Et ne pensez-vous pas qu'il est plus facile de réagir face
aux catastrophes en tous genres quand on est 6 ou 7
milliards d'individus que quand on est 15 milliards ou
davantage parce que l’on se trouve dans ce deuxième cas,
pour diverses raisons, dans des situations de grande
fragilité ? En cas de famine, par exemple, qui fournira de
l’aide si les ressources mondiales sont à peine suffisantes
? Et ne peut-on pas déjà prévoir que des annonces concernant
la souffrance et la mort de millions de personnes seront,
malheureusement, dans le futur, des choses courantes ?

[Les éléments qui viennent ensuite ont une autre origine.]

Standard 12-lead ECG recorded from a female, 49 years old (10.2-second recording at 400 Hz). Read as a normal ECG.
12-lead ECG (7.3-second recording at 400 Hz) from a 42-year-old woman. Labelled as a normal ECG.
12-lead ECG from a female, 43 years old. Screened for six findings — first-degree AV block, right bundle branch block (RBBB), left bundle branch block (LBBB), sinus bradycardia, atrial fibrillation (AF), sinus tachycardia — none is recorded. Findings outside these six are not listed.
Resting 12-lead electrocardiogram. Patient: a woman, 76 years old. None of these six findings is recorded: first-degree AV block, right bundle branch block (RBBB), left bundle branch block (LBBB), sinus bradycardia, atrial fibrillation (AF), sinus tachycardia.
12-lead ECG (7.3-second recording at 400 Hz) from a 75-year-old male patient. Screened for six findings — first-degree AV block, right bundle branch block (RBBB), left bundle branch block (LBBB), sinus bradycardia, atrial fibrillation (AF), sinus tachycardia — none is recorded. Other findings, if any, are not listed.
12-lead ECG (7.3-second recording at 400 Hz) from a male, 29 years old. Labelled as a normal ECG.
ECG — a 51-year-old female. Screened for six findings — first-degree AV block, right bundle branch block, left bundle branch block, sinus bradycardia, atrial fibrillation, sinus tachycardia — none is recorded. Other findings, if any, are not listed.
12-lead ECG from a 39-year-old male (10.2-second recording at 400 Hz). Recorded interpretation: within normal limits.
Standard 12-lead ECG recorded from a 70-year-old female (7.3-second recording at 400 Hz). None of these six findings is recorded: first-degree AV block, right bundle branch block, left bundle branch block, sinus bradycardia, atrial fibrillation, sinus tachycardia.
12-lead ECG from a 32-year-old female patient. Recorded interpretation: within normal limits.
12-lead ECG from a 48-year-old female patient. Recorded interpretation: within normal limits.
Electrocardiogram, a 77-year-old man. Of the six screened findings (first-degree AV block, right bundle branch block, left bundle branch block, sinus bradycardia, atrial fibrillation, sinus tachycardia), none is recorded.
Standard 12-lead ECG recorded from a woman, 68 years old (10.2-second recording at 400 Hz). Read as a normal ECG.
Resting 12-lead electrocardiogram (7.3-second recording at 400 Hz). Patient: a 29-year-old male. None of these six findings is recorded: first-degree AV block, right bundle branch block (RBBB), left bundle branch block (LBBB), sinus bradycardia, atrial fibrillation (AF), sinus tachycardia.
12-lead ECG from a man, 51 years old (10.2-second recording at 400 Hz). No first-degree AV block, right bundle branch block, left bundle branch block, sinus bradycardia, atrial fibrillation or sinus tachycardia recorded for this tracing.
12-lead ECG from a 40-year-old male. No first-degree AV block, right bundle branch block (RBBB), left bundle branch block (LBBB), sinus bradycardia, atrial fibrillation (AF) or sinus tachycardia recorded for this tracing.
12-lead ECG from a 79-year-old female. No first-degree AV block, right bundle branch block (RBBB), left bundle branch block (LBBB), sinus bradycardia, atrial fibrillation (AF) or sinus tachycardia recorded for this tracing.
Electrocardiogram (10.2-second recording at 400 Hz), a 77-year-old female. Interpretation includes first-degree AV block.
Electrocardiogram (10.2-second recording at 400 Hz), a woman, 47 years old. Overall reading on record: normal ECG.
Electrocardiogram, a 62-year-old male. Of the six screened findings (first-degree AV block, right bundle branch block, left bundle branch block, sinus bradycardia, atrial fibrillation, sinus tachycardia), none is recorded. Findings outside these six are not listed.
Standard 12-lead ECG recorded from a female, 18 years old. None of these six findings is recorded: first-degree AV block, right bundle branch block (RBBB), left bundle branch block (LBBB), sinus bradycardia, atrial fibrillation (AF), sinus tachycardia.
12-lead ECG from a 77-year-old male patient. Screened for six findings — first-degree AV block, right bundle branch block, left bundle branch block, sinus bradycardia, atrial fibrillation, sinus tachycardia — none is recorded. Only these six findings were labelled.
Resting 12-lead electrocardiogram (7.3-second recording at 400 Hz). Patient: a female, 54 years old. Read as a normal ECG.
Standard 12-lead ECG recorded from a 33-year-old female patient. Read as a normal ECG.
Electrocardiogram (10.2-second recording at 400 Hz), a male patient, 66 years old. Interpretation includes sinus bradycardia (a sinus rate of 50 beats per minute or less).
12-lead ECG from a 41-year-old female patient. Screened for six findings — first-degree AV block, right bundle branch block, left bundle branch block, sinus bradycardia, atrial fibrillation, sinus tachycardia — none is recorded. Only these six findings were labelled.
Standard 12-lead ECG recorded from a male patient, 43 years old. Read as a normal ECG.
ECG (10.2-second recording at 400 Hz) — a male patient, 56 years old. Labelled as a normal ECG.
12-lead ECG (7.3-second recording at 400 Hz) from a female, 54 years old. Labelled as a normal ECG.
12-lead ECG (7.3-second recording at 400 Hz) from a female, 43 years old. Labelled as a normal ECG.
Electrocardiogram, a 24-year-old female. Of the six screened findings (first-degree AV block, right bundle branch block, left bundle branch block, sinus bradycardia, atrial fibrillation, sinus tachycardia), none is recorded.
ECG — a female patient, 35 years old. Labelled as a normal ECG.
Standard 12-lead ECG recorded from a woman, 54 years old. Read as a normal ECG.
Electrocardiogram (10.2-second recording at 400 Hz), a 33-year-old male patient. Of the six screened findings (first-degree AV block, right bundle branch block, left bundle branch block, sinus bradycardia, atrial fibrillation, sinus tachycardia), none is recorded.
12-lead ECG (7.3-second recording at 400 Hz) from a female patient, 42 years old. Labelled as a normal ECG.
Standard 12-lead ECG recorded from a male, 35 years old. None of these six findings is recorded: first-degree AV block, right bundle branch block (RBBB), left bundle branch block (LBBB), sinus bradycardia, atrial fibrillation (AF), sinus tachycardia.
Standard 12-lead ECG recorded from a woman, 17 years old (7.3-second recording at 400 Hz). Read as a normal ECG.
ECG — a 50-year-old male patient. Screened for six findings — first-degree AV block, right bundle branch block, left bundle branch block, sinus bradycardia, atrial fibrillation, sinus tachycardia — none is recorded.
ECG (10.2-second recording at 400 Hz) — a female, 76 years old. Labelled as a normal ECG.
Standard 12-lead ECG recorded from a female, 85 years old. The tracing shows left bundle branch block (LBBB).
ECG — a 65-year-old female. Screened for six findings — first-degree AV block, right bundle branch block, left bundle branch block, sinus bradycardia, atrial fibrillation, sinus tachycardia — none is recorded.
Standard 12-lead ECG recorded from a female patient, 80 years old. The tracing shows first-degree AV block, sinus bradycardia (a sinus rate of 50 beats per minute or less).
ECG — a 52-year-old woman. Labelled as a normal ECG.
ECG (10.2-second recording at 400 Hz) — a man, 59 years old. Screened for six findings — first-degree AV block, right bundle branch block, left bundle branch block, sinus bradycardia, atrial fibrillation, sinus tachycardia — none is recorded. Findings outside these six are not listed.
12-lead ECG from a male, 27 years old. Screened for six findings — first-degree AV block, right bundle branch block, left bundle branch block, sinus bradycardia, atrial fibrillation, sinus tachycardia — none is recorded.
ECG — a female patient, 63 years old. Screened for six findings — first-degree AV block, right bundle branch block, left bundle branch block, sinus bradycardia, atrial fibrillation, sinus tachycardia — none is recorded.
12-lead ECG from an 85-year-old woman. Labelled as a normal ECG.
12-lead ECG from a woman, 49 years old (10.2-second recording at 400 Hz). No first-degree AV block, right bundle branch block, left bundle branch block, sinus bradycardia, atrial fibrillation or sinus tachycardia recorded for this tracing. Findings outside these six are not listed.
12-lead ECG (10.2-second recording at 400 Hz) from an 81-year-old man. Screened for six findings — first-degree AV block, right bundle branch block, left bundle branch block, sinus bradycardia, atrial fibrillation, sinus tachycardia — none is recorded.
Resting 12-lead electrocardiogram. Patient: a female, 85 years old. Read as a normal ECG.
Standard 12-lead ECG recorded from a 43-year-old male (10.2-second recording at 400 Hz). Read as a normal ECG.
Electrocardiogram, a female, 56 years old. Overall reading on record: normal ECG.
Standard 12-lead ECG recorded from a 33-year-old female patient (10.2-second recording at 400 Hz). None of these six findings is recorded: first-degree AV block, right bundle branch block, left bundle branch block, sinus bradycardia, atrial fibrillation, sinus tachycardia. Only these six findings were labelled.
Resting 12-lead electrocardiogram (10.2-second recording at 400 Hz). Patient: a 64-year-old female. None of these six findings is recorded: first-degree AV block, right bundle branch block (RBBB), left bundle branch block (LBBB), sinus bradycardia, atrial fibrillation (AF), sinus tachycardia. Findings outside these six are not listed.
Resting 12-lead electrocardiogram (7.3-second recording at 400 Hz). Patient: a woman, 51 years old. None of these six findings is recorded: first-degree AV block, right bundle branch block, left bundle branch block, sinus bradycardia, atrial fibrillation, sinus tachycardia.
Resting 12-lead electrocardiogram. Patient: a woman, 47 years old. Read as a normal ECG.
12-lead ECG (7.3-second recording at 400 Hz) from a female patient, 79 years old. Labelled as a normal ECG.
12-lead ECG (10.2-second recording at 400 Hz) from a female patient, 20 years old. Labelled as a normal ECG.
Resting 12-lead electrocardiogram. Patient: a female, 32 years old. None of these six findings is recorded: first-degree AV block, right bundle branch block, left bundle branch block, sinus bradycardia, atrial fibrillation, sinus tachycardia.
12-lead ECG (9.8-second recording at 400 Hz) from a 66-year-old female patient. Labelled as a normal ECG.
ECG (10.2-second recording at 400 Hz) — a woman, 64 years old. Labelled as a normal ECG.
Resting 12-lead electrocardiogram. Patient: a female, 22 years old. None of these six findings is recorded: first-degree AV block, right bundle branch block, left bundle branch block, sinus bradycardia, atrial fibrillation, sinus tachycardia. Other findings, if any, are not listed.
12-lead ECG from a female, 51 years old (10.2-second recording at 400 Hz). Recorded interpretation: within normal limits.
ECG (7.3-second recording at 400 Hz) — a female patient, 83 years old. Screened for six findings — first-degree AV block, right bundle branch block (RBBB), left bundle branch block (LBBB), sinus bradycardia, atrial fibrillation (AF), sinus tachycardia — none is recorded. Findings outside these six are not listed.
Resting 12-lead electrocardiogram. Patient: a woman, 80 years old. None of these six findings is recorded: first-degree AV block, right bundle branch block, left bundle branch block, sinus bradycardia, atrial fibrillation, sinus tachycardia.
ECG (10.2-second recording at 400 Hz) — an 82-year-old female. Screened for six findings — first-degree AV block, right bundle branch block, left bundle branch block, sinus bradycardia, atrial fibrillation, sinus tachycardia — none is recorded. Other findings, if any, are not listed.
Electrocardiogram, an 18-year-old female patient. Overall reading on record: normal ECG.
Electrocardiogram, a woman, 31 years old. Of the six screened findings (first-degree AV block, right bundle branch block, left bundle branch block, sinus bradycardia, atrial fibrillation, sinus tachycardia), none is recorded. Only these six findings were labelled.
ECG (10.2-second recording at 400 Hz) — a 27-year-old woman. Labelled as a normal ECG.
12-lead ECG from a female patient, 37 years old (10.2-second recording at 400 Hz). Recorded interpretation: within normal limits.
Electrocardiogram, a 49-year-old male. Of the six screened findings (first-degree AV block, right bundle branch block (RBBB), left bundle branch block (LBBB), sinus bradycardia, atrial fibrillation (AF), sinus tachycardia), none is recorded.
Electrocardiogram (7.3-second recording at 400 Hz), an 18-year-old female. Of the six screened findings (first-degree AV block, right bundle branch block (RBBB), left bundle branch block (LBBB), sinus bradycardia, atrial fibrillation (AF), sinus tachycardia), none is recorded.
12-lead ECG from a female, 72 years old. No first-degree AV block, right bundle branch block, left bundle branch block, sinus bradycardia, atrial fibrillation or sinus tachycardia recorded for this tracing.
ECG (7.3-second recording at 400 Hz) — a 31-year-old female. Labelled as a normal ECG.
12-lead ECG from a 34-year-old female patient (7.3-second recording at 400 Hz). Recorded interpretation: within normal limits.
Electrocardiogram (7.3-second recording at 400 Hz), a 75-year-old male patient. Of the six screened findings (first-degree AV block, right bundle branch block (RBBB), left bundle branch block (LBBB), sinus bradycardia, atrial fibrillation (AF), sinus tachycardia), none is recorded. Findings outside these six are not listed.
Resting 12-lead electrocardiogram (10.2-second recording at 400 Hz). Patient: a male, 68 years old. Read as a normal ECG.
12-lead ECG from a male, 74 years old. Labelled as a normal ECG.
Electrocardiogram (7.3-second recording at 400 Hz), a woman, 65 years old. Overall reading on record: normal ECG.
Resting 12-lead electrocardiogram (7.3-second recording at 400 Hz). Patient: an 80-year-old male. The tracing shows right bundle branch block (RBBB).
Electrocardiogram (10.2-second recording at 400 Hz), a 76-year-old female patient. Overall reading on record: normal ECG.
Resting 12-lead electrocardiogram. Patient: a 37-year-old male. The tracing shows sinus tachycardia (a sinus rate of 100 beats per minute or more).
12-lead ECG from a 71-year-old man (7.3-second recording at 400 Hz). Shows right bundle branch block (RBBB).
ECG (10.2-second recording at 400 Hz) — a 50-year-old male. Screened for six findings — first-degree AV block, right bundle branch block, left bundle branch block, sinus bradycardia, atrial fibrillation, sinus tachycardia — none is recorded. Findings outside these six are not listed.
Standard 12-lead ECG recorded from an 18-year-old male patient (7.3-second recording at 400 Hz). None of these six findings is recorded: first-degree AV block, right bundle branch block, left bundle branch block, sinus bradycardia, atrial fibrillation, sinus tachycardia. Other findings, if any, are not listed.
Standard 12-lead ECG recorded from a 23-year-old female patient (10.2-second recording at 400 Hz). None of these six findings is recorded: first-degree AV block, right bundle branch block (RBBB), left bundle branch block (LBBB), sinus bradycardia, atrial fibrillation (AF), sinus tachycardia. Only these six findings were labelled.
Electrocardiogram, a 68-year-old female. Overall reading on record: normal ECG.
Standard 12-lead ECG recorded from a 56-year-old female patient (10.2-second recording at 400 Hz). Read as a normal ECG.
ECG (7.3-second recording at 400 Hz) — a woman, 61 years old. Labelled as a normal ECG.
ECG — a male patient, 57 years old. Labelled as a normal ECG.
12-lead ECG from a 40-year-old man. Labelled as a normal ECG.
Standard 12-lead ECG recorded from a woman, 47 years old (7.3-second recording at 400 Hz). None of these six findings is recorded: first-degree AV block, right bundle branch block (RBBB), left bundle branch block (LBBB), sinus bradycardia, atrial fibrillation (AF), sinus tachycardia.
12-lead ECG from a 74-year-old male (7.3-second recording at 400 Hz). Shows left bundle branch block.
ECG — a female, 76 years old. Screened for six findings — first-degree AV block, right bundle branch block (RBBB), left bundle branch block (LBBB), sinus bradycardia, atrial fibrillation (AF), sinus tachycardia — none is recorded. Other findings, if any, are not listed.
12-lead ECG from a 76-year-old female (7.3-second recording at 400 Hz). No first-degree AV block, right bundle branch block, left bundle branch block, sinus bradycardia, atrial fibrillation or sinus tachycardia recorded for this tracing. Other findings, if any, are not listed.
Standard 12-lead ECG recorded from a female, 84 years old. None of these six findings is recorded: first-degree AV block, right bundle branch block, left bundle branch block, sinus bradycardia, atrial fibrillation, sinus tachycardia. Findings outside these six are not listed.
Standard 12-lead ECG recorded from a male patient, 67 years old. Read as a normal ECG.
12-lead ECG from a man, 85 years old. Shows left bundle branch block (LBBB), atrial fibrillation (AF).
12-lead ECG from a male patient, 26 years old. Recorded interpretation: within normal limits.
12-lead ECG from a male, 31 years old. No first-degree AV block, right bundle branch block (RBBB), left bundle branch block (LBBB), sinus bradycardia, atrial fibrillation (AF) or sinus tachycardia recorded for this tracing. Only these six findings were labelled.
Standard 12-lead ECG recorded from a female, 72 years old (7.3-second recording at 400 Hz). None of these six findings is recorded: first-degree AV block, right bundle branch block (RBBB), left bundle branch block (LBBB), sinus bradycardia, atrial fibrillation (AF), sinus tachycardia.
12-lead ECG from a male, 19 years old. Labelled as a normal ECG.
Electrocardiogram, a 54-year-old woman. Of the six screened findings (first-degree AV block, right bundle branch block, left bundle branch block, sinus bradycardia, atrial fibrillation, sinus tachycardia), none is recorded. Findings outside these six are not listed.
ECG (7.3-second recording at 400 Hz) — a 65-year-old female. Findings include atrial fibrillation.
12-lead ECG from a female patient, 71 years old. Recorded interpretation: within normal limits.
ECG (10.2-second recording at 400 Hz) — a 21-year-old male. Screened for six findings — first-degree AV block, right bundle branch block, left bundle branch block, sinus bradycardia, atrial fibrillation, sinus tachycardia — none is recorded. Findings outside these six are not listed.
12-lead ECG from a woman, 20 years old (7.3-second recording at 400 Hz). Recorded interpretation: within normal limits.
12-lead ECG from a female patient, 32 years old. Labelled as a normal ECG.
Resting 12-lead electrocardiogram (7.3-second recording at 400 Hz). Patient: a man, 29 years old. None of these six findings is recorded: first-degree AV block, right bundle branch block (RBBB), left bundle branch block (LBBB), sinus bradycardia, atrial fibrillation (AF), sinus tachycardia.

Autre chose : puisque l’augmentation
de la population s’accompagne désormais de la multiplication
de mégapoles et de bidonvilles géants, ne pourrait-on pas
s’interroger sur la moindre qualité de vie qui accompagnera
l’existence de la majorité des humains dans quelques
dizaines d’années ?
Autre chose encore : puisqu'il existe de grandes différences
de fécondité entre certains pays sous-développés et des pays
tels que les nôtres, ceci ne doit-il pas nous conduire
paradoxalement et conjointement à favoriser les naissances
chez nous ou alors faire davantage appel à l'immigration
(puisque la bonne santé de nos économies semble nécessiter
un accroissement des « ressources humaines ») tout en
essayant de convaincre tous les pays ayant une démographie
galopante de réduire la croissance de leur population ? Mais
comment les convaincre, qui va payer les éventuels
médicaments contraceptifs et comment conseiller à quelqu’un
de ne plus avoir d’enfant surtout lorsque culturellement les
enfants sont une sécurité quand on avance en âge ?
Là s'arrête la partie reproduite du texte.